Di sisi lain, Ragil membeberkan terbitnya Permen LHK P.106/2018 menguntungkan pengusaha. Sebab, dia berkata penebangan pohon Ulin semakin intensif, baik secara legal atau ilegal.
“Ini kesempatan, mumpung, mungkin pikir mereka begitu. Secara pribadi saya tidak memiliki datanya. Namun ada beberapa kolega yang mengumpulkan fakta-fakta itu di lapangan,” ujar Ragil.
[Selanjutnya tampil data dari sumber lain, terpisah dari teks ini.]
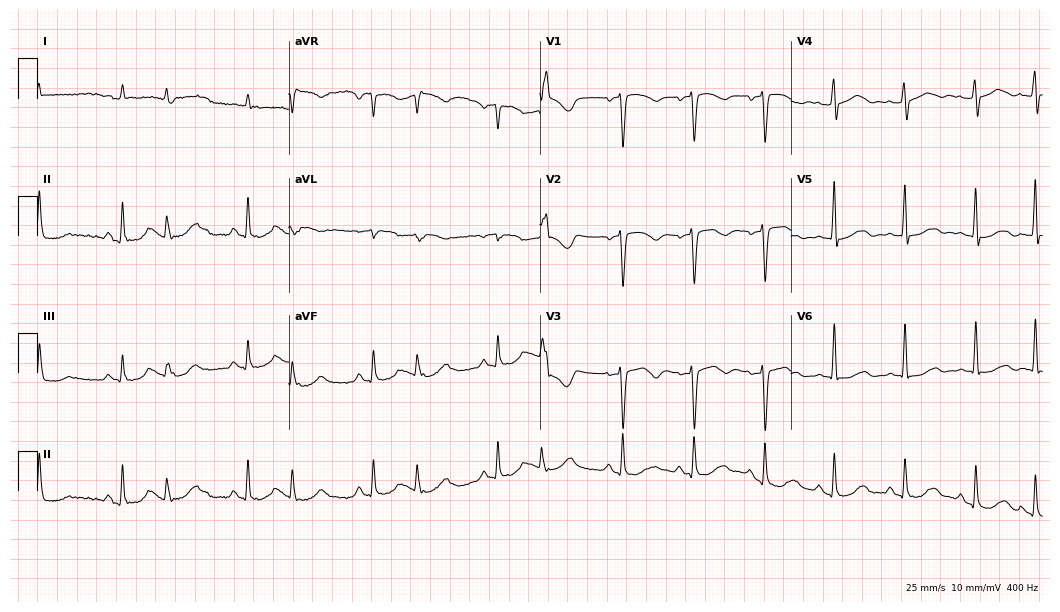
Standard 12-lead ECG recorded from an 85-year-old male patient. None of these six findings is recorded: first-degree AV block, right bundle branch block, left bundle branch block, sinus bradycardia, atrial fibrillation, sinus tachycardia. Findings outside these six are not listed.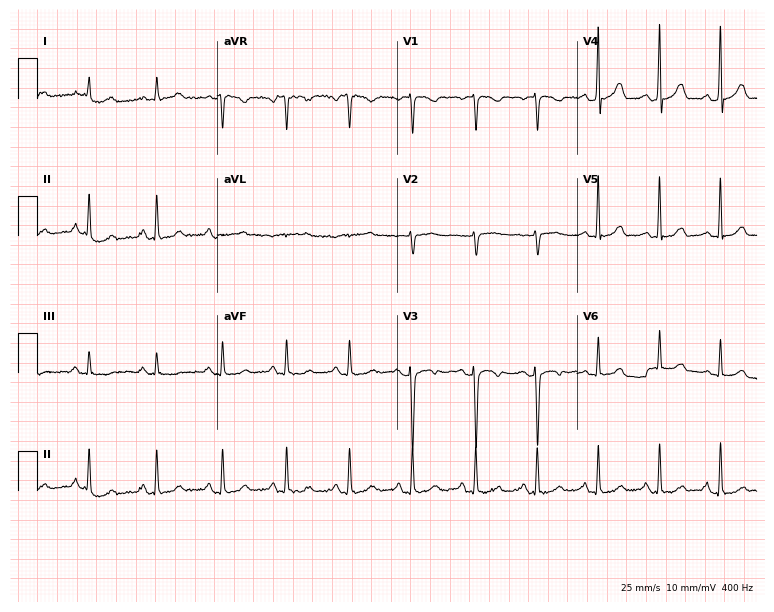
Standard 12-lead ECG recorded from a female patient, 38 years old. None of these six findings is recorded: first-degree AV block, right bundle branch block, left bundle branch block, sinus bradycardia, atrial fibrillation, sinus tachycardia.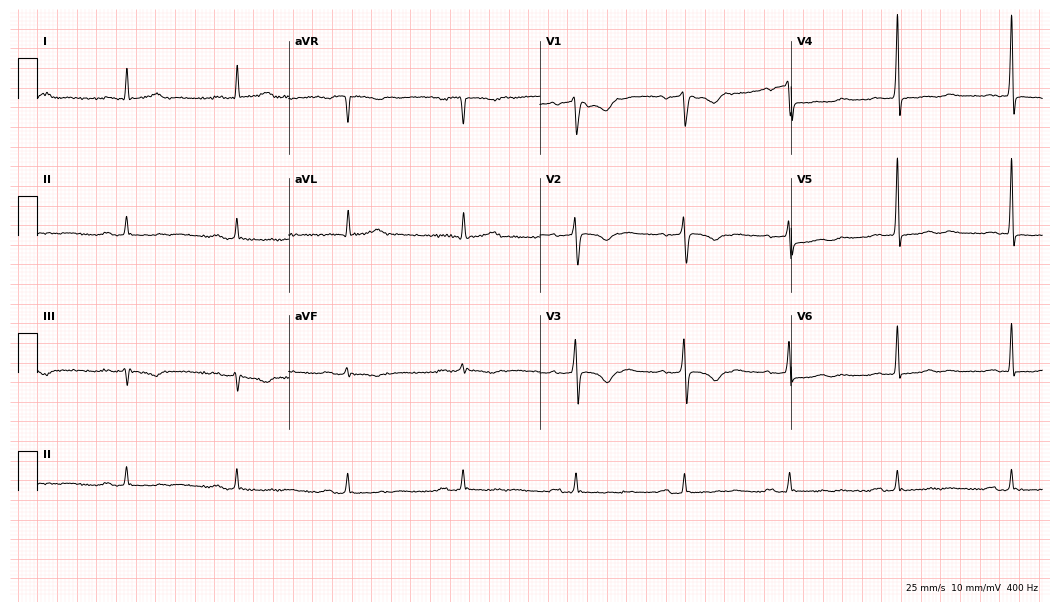
12-lead ECG from a male, 49 years old. No first-degree AV block, right bundle branch block, left bundle branch block, sinus bradycardia, atrial fibrillation or sinus tachycardia recorded for this tracing.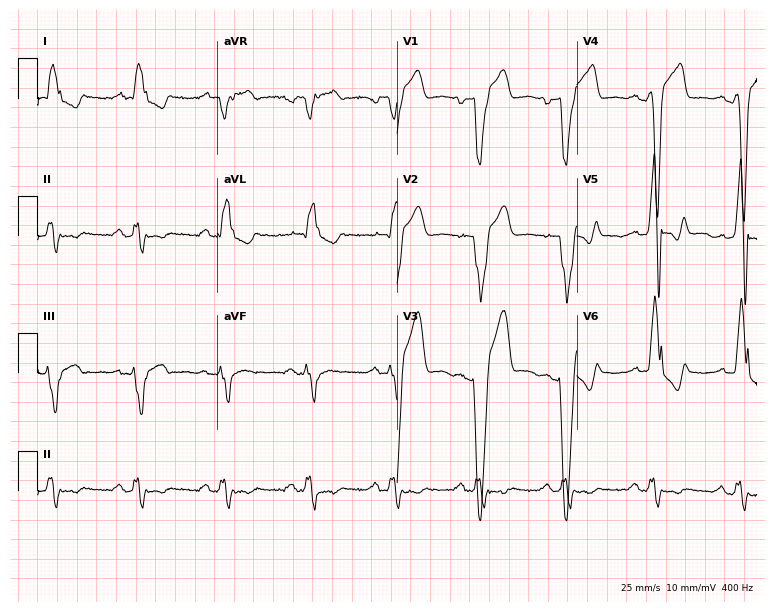
12-lead ECG from a male, 65 years old (7.3-second recording at 400 Hz). Shows left bundle branch block (LBBB).

Ragil membeberkan penebangan pohon Ulin untuk diambil kayunya bukan hanya berdampak lingkungan. akan tetapi, dia berkata hal itu juga menyebabkan sumber daya genetik Indonesia berkurang atau bahkan hilang.
“Bisa juga itu berimbas pada dampak budaya atau sosial,” ujarnya.
Lebih dari itu, Ragil mengaku belum dapat memastikan langkah lanjutan jika Siti Nurbaya enggan merevisi kebijakan yang dibuatnya. Namun, dia berharap KLHK atau pihak terkait bisa membuka diskusi publik untuk memperjelas dasar-dasar kebijakan tersebut, terutama dengan melibatkan LIPI sebagai scientific authority.
Demikian berita ini dikutip dari CNNINDONESIA.COM untuk dapat kami sampaikan kepada pembaca sekalian.